■ Work order ■
The answer must repeat every record exactly, with no pictures in it.

** Records shown follows **

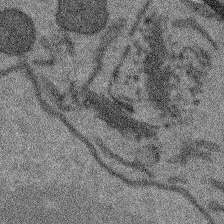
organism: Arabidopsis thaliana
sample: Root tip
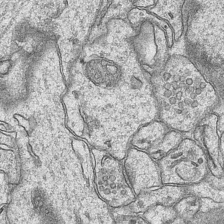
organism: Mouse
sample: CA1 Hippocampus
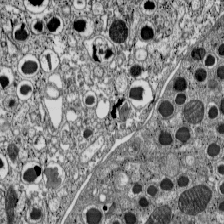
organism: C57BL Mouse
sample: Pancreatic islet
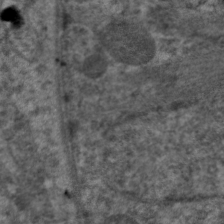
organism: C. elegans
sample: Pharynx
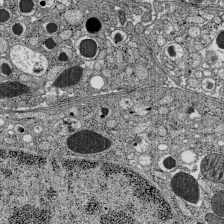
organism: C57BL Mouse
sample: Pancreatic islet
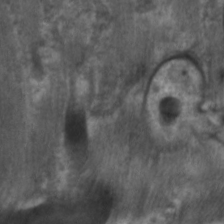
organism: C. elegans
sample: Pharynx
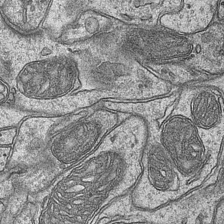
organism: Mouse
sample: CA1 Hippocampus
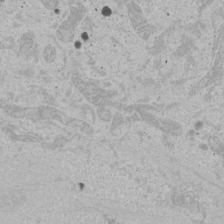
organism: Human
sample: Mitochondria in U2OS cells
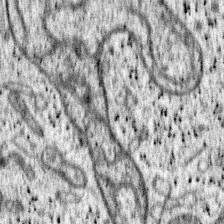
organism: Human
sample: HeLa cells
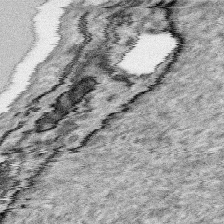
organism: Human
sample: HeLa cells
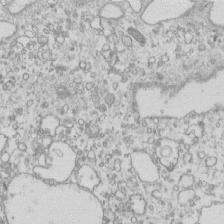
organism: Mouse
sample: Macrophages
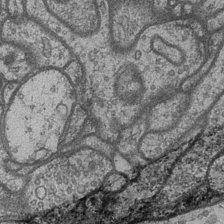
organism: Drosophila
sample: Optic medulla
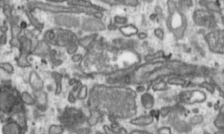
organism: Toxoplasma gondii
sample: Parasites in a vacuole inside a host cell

** End of Records shown **

■ Your response ■
organism: Arabidopsis thaliana
sample: Root tip
organism: Mouse
sample: CA1 Hippocampus
organism: C57BL Mouse
sample: Pancreatic islet
organism: C. elegans
sample: Pharynx
organism: C57BL Mouse
sample: Pancreatic islet
organism: C. elegans
sample: Pharynx
organism: Mouse
sample: CA1 Hippocampus
organism: Human
sample: Mitochondria in U2OS cells
organism: Human
sample: HeLa cells
organism: Human
sample: HeLa cells
organism: Mouse
sample: Macrophages
organism: Drosophila
sample: Optic medulla
organism: Toxoplasma gondii
sample: Parasites in a vacuole inside a host cell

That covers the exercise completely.